Paralel yapı

"Gafletle bakan adam, âlemin mevcudatını düşman gibi muzır telakki ederek tevahhuş eder. Ve eşyayı ecnebîler gibi görür. Çünkü, dalâlet nazarında mâzi ve istikbal zamanlarındaki eşya arasında uhuvvet, kardeşlik rabıtası ve bağlanış yoktur. Ancak eşya arasında küçük, cüz'î bir alâka olur." 29. Lem'a'dan... 

Yaşarken pek başaramıyorum. Ama yazarken tasannu yapmamaya çalışırım. Hissetmediğim şeyleri, öyle hissediyormuşum gibi, söylemekten korkarım. Bazıları, okurun heyecanını hoş bir fayda olarak görerek, böyle bir yola girebilirler. Şatafatlı ifadelerden medet umabilirler. Ben girmemeliyim. Çünkü beceremiyorum. Aşk nedir bilmeden ilahî aşktan bahsetmek yahut rüyamda bile görmediğim makamlardan raconlar kesmek bana göre değil. Gücüm: Hakikatin, en azından bana görünen kısmının, karşı konulmazlığıdır. 

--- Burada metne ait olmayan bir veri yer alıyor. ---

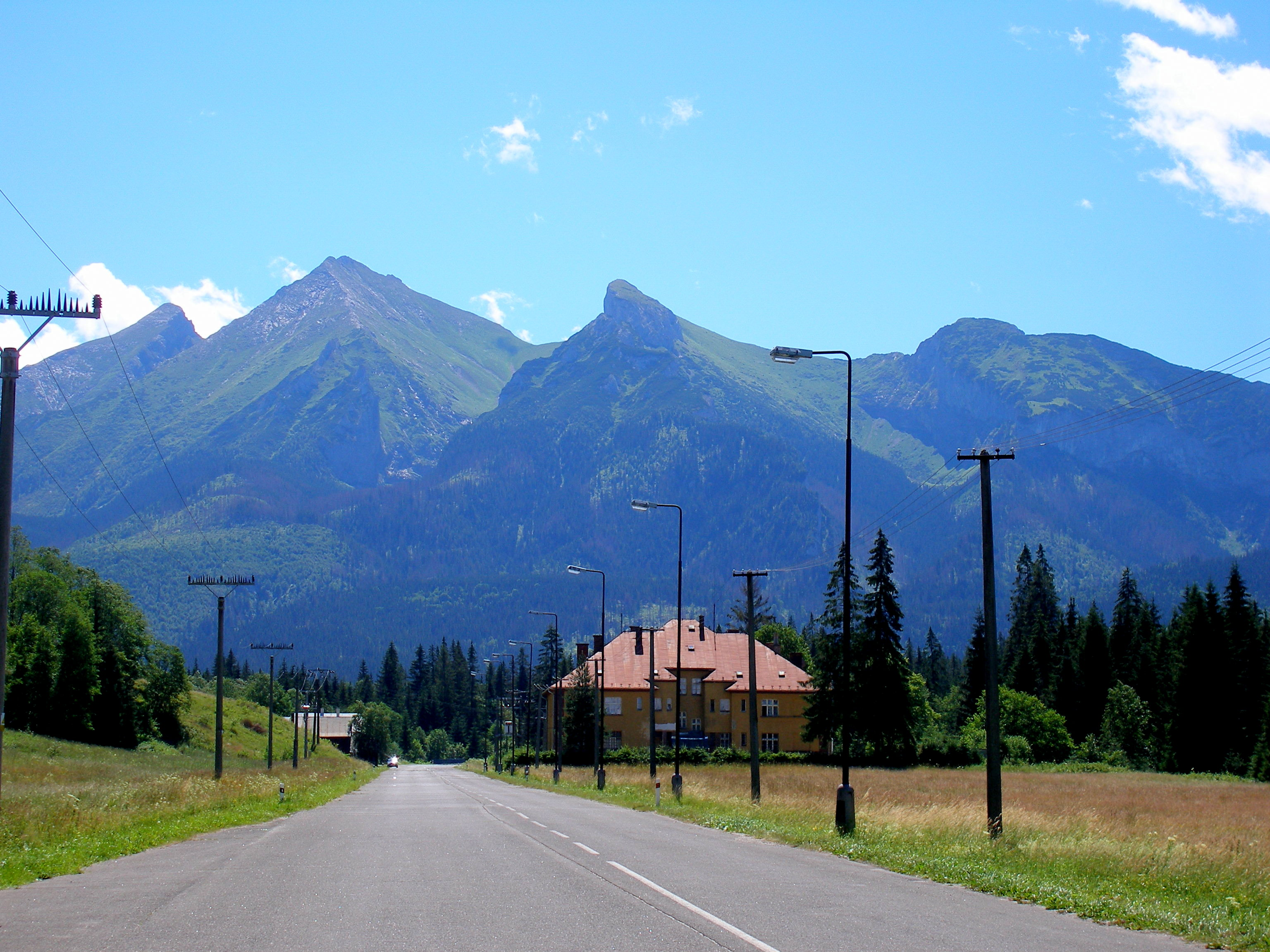 Podtatranská obec Podspády a okolie, na štátnej hranici s Poľskom.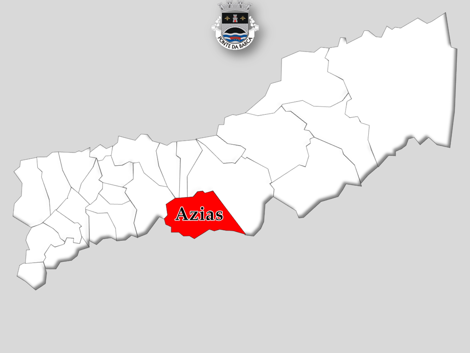 Censos 1864/2011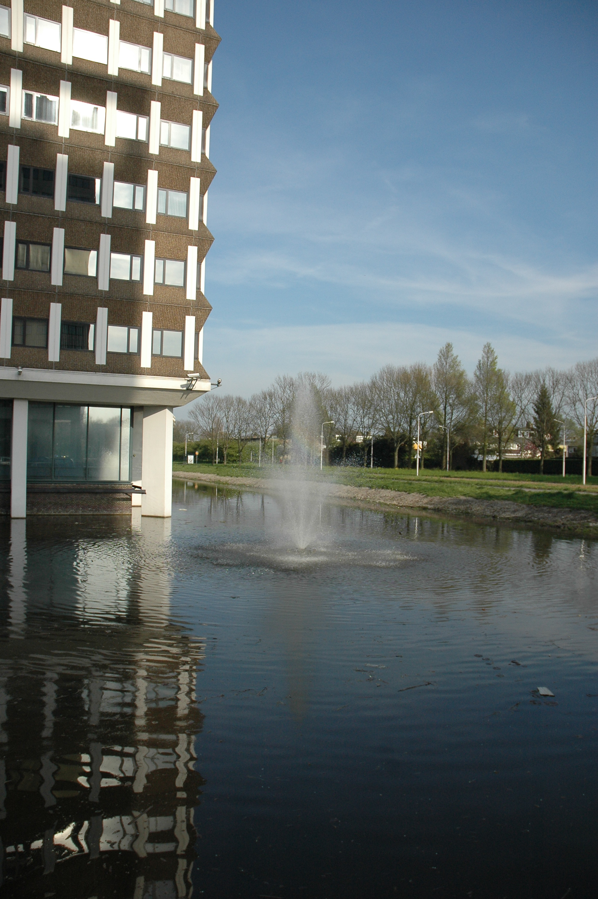 Kronenburg, Amstelveen, Netherlands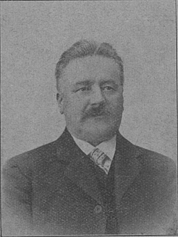 Kauppaneuvos Juho Hallenberg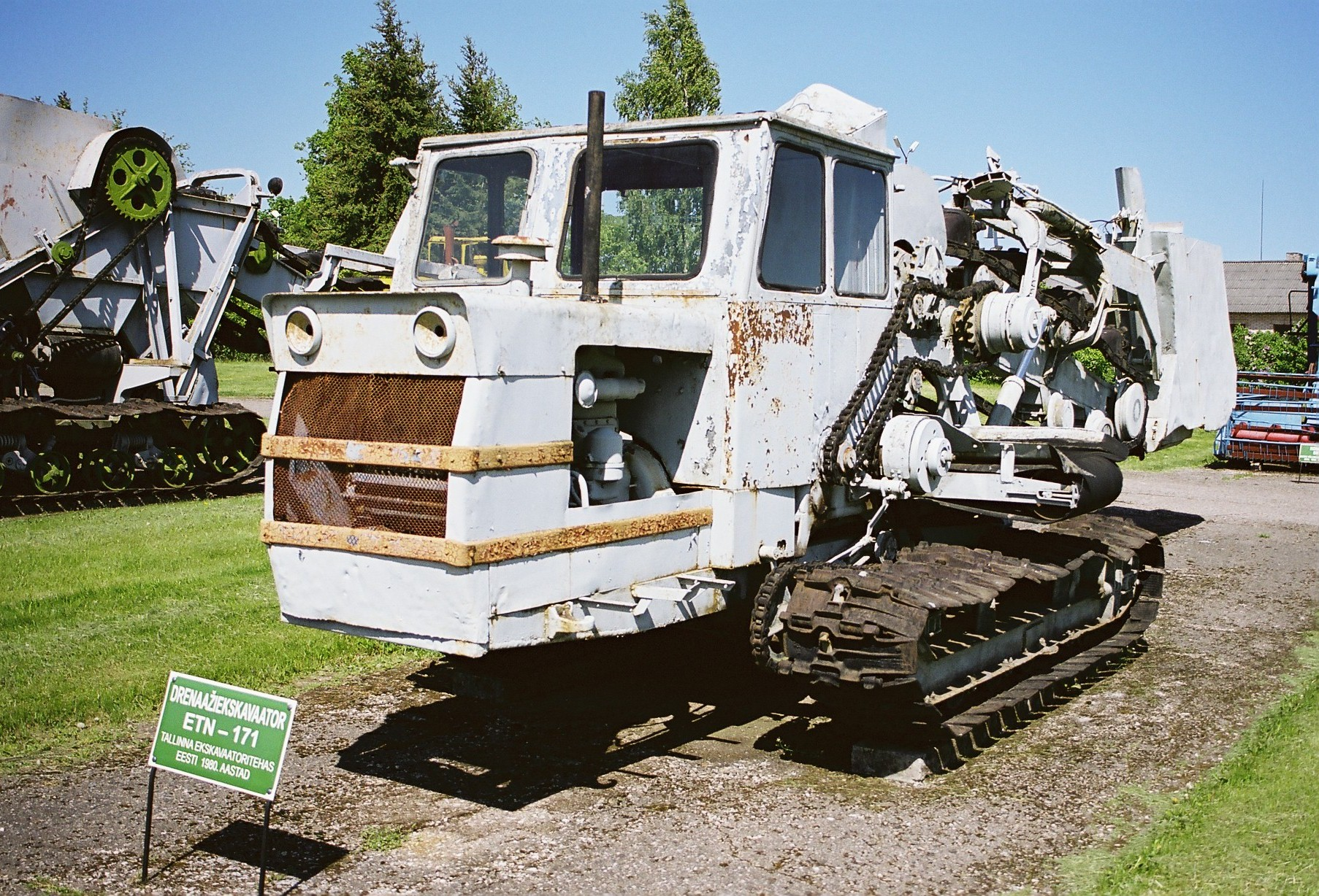 Drenaažiekskavaator ETN-171, Tallinna Ekskavaatoritehas, 1980-ndad, Eesti Põllumajandusmuuseum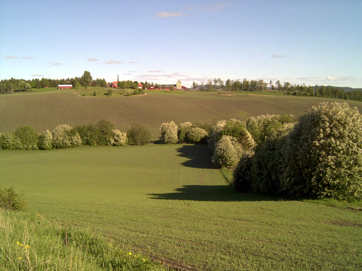 Inderøy, Nord-Trøndelag.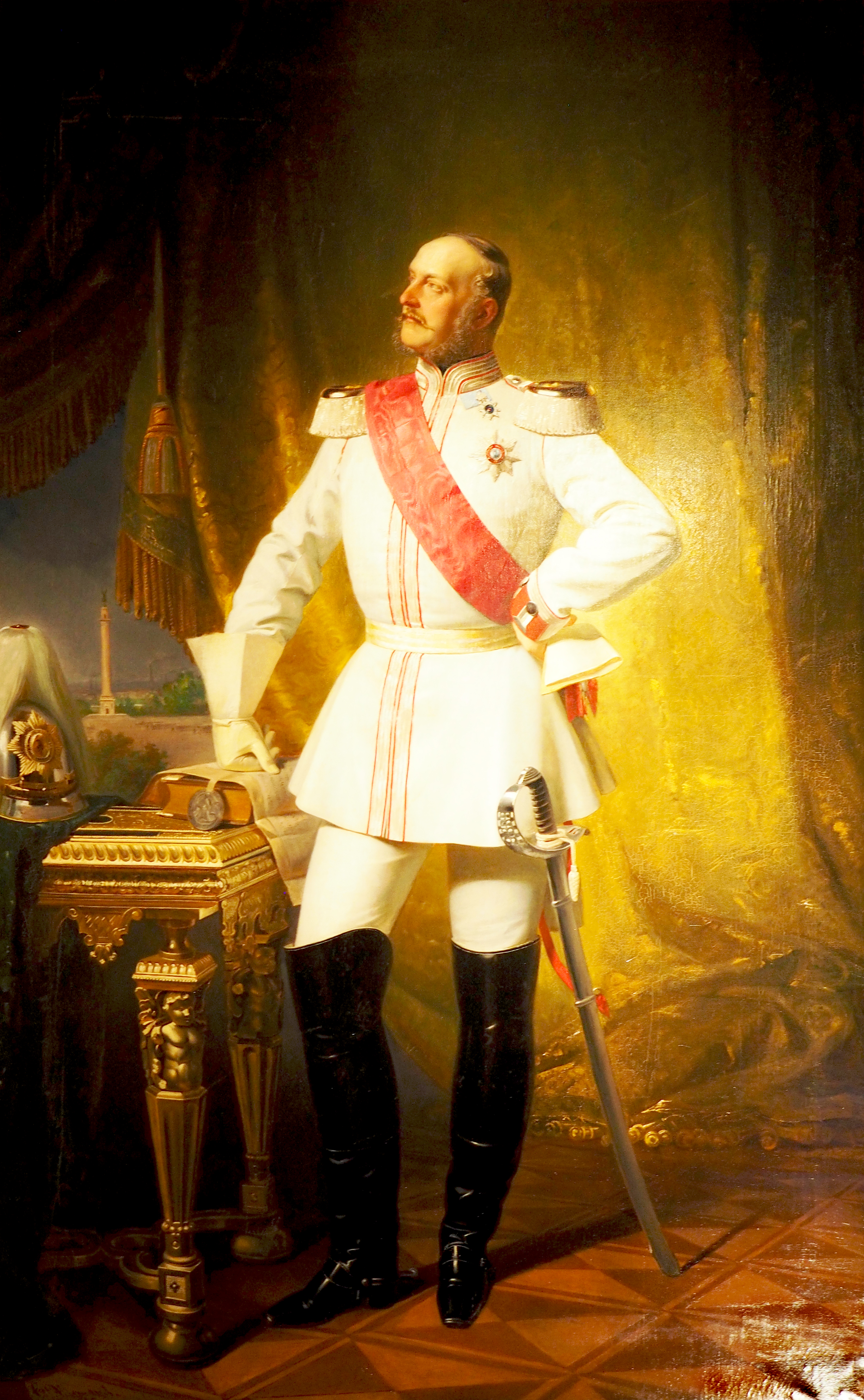 Georg V. (1819-1878), König von Hannover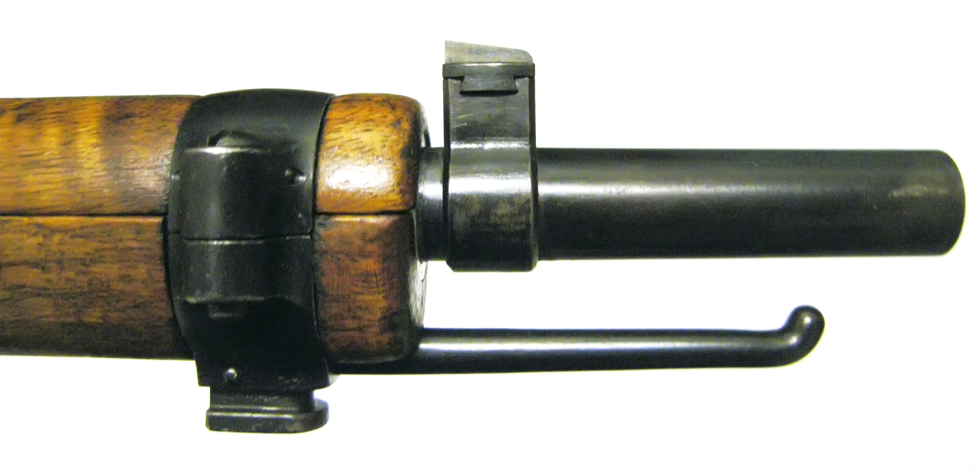 Bouche du fusil suisse d’infanterie 1911

İnandığım şeyleri söylerim. Başka da belagat bilmiyorum. Hiçbirşeyi/kimseyi kendim kadar bilmem. Halimi tarif ederim bu yüzden. Düşünürüm ki; içimdeki insana, evet yalnızca insana, dokunursam; içinizdeki insana da dokunmuş olurum. Çünkü biz, yani Âdem'in (a.s.) çocukları, hep kendimiz, hep insan gibiyiz. Bütün farklılıklarımızın altında ve 'insan' ism-i şerifi üstünde vahdet sikkesi var. Eğer ona inebilirsek hepimiz kardeşiz, yoksa değiliz. Küçük küçük yalnızlıklarız ondan gayrı. Bir yığın farklılıklarız. Kendi kulelerimizde esiriz. 

Peki özdeki insana nasıl dokunulur? Bence en çok empatiyle. Kardeşimiz dediğimiz insanın nazarını kuşanarak. Ona, en az kendisi kadar, merhametli olarak. Şartlarını anlamaya çalışarak. Bunlar insanı güzel kılar. İnsan, aczi ve fakrı, tevazu gibi değil, olması gereken gibi değil, zaten olduğu şey olarak görürse insan kalır. Yoksa nemrutlaşır. 

Çok kusurlu bir ifadeyle (amaç zihne yaklaştırmak) diyebilirim ki; vahiy de bir yönüyle muazzez ve mukaddes böylesi okumalar içerir. Tenezzülat-ı ilahî diye tarif edilen vahyin merhameti budur. İnsana her vesile ile yakınlığını hatırlatan Allah'ın, bu yakınlığı belirtirken kullandığı isimleri; yani Semî, Basîr gibi isimleri; herşeyi işitip görmesi yanında, içindeki insanı da görmesi şeklinde anlaşılabilir. Şahdamarından daha yakın olanın, kişi ile kalbi arasına girenin; elbette senin içindeki sen'e de senden daha yakın olduğu ve dolayısıyla emrettiği şeylerin o asl-ı sen'e, daha uygun olduğu söylenebilir. 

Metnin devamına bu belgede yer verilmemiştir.